00:38:54.480 It would be preferable to mitigate complex queries entirely, especially for open-source APIs free for public use. The risk of deeply nested requests, including circular dependencies where the same data can be requested from varying levels, can introduce performance risks.

00:40:02.160 A simple solution involves setting a maximum depth limit for queries. By applying a maximum depth restriction, you can throw exceptions for excessive nesting, imposing safeguards without thorough manual intervention. Additionally, timeout controls for query execution can also help manage performance.

00:41:16.800 While these strategies help regulate query execution time, focusing on performance at the field level is vital. The fields’ computational costs may widely vary, so implementing caching strategies at the GraphQL API layer using tools like the GraphQL Ruby fragment cache gem can lead to notable performance gains.

00:42:25.920 By declaring specific cache fragments for expensive-to-compute fields, we can alleviate server load for frequently requested data. However, caching introduces a new set of challenges around invalidation, requiring precise control over events that should trigger cache invalidation.

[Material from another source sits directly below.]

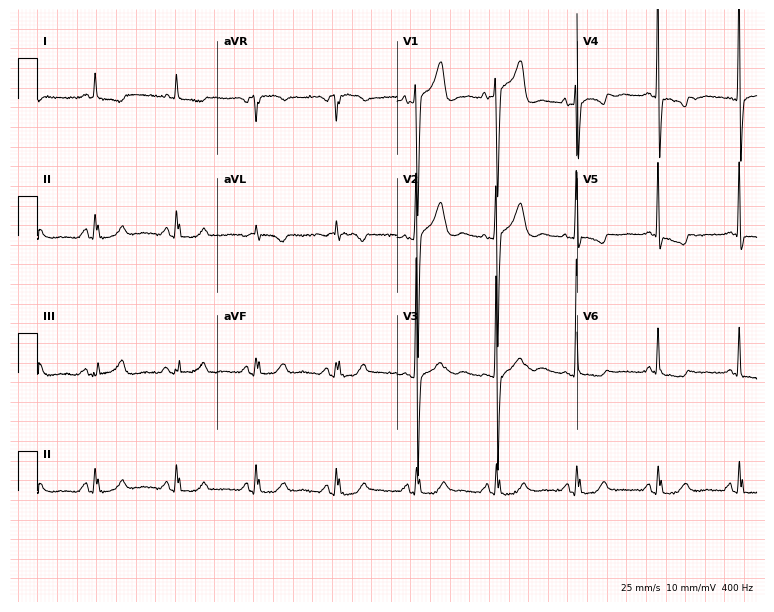
12-lead ECG (7.3-second recording at 400 Hz) from a 79-year-old male patient. Screened for six findings — first-degree AV block, right bundle branch block, left bundle branch block, sinus bradycardia, atrial fibrillation, sinus tachycardia — none is recorded. Other findings, if any, are not listed.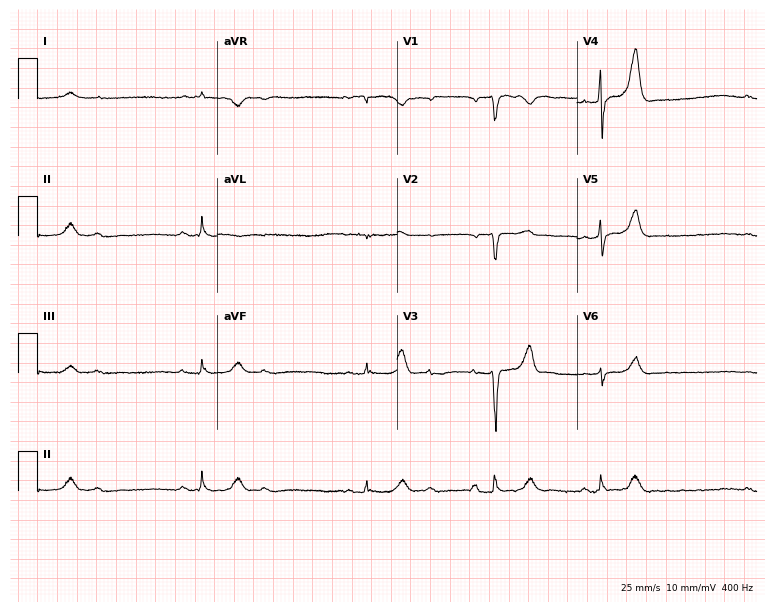
12-lead ECG from a 72-year-old male. Findings include right bundle branch block (RBBB), sinus bradycardia (a sinus rate of 50 beats per minute or less).

00:43:37.760 This approach can simplify our overall management by consolidating cache control logic in one location. Improvements in managing cached values are especially crucial in large codebases with growing complexity. All strategies highlighted here emphasize the singular aspect of handling a single GraphQL query sent to the application.

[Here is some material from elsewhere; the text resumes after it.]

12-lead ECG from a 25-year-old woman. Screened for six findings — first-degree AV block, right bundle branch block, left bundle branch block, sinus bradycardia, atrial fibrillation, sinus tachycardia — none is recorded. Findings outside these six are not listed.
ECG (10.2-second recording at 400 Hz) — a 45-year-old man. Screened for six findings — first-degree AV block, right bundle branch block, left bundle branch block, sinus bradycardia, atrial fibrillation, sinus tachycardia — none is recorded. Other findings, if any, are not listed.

00:44:48.640 When running in production under concurrent loads, however, things may differ and pose additional challenges concerning scalability. Many simultaneous queries could be sent from a single API client or across multiple clients, so it's imperative to consider ways to manage concurrent query handling.

00:46:06.000 Implementing query batching can reduce HTTP overhead and improve application responsiveness. Apollo Client, for example, allows you to send queries together efficiently. On the server end, the underlying Ruby GraphQL gem’s capabilities support processing batch queries concurrently using features like Multilex.

00:47:10.720 This approach offers distinct advantages regarding performance, but it introduces the challenge of potentially longer-running individual queries in a batch, leading to delayed responses until all queries are resolved. Serving optimized metrics and monitoring is beneficial, as it enables us to observe the execution behavior of these batch queries.

00:48:01.920 It's critical to maintain a balance among these execution times in your architecture. While methodologies I have shared predominantly focus on read operations and GraphQL queries, the same considerations can apply to mutations.

00:49:29.080 We typically follow strategies that apply to any REST or GraphQL applications, such as offloading some workloads to background jobs, particularly for bulk operations.

00:50:20.000 In conclusion, with great systems come great responsibility. Performance optimization should be a priority, ensuring scalability is achieved by consistently monitoring metrics at various levels. Tracking performance bottlenecks will not only direct you to the right problems but will also help you implement solutions sooner, as slow responses can hinder user adoption.

00:51:20.000 Moreover, keep in mind that optimization is an ongoing process, and it's essential to cultivate a performance-aware culture within your engineering team. Monitoring and tracking bottlenecks systematically will ensure timely remediation as your application grows.

00:51:56.360 Thank you for your attention, and please feel free to reach out with your questions or thoughts.

00:54:24.240 I have not evaluated all cases, but in our scenario, using GraphQL Batch resolved performance issues effectively. Denormalization can work, but it often depends on context; we found GraphQL Batch suitable. Our API structure must be flexible, accommodating numerous clients and their requirements.